Hopefully, someday, especially the west, could move back to celebrate greatness rather than mediocre.
That is true. But why would you replace a simple known to be working filter with this thing that yields worse performance? There are no upsides to this, and that is why the domain expert is baffled. We have been making filters like this for a long time, it is known how they should be evaluated and yet this thing is still touted as state of the art but its creators. If the image quality is lower with this filter and you say that is does not matter then the quality of the stream is to high. This filter is not going to solve that.
It apparently did better with users' subjective evaluations. I guess they liked the "extra detail" look, even if it's fake. End users aren't zooming in to freeze frames or, heaven forbid, taking screenshots (think of the copyright!!)
End users aren't domain experts. That's like if I was allowed on the factory floor where my favorite products are made so that I could make subjective, uninformed decisions about the manufacturing process which also affect everyone else.

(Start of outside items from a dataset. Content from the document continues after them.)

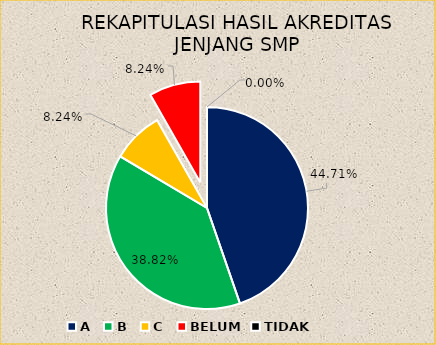
| Category | REKAPITULASI HASIL AKREDITASI JENJANG SMP |
|---|---|
| A | 38 |
| B | 33 |
| C | 7 |
| BELUM | 7 |
| TIDAK | 0 |
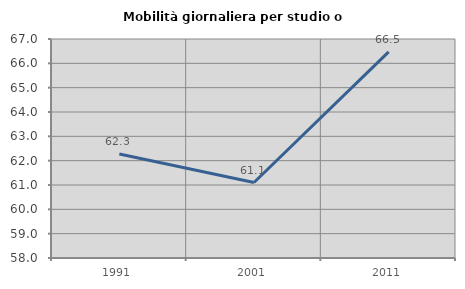
| Category | Mobilità giornaliera per studio o lavoro |
|---|---|
| 1991.0 | 62.277 |
| 2001.0 | 61.102 |
| 2011.0 | 66.47 |
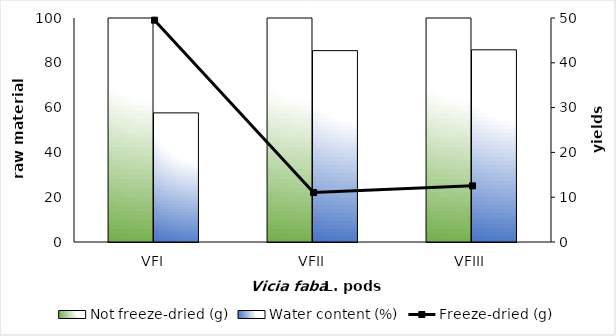
| Category | Not freeze-dried (g) | Water content (%) |
|---|---|---|
| VFI | 100 | 57.64 |
| VFII | 100 | 85.43 |
| VFIII | 100 | 85.8 |
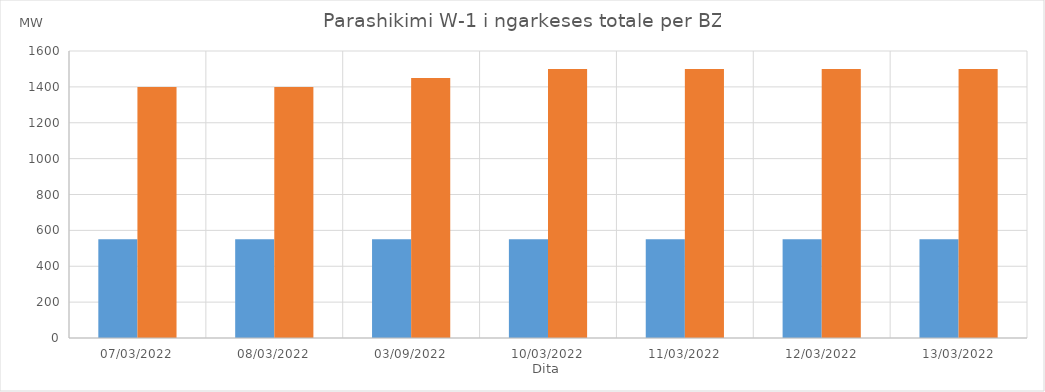
| Category | Min (MW) | Max (MW) |
|---|---|---|
| 07/03/2022 | 550 | 1400 |
| 08/03/2022 | 550 | 1400 |
| 03/09/2022 | 550 | 1450 |
| 10/03/2022 | 550 | 1500 |
| 11/03/2022 | 550 | 1500 |
| 12/03/2022 | 550 | 1500 |
| 13/03/2022 | 550 | 1500 |
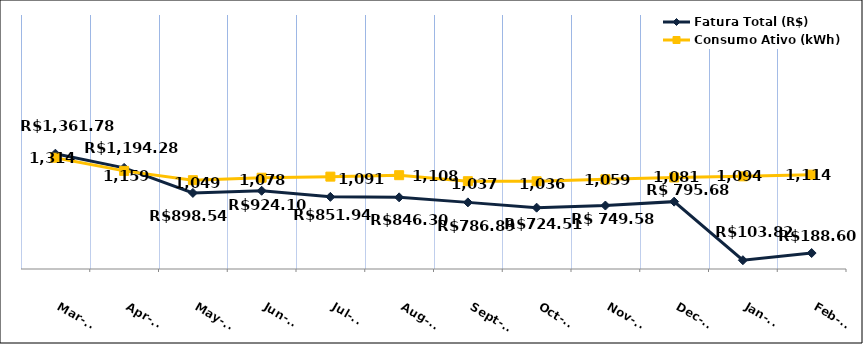
| Category | Fatura Total (R$) |
|---|---|
| 2022-03-01 | 1361.78 |
| 2022-04-01 | 1194.28 |
| 2022-05-01 | 898.54 |
| 2022-06-01 | 924.1 |
| 2022-07-01 | 851.94 |
| 2022-08-01 | 846.3 |
| 2022-09-01 | 786.89 |
| 2022-10-01 | 724.51 |
| 2022-11-01 | 749.58 |
| 2022-12-01 | 795.68 |
| 2023-01-01 | 103.82 |
| 2023-02-01 | 188.6 |
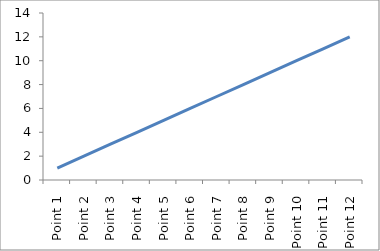
| Category | Series 1 |
|---|---|
| Point 1 | 1 |
| Point 2 | 2 |
| Point 3 | 3 |
| Point 4 | 4 |
| Point 5 | 5 |
| Point 6 | 6 |
| Point 7 | 7 |
| Point 8 | 8 |
| Point 9 | 9 |
| Point 10 | 10 |
| Point 11 | 11 |
| Point 12 | 12 |

Is it? Or is it like if you were allowed into a focus group where they let you try out two manufactured products, so that you could make subjective, uninformed decisions about the product lineup which also affect everyone else?
Yeah, but there are classical algorithms with tunable sharpening that are cheaper and widely known (e.g. catmull-rom or the "magic" kernel sharp algorithm by John Costella).
My suspicion is that none of this mattered though, because the evaluation was probably "perceptual equivalence" vs bitrate. I can easily believe it might be a marginal win over traditional algorithms from that perspective.
It does strike me that video encoding blog posts that show up here are often these kinda toxic rants that seemingly exaggerate whatever it is they're ranting about and also assume the people working on these things are complete morons for missing whatever minute detail the author is angry about.
It does remind me of how stereo & speaker manufacturers sometimes boost treble a little bit (rather than being perfectly "transparent" to the original signal) because it gives the impression of clarity. But ideally each step in the processing chain "colors" the signal as little as possible, because those little differences can add up.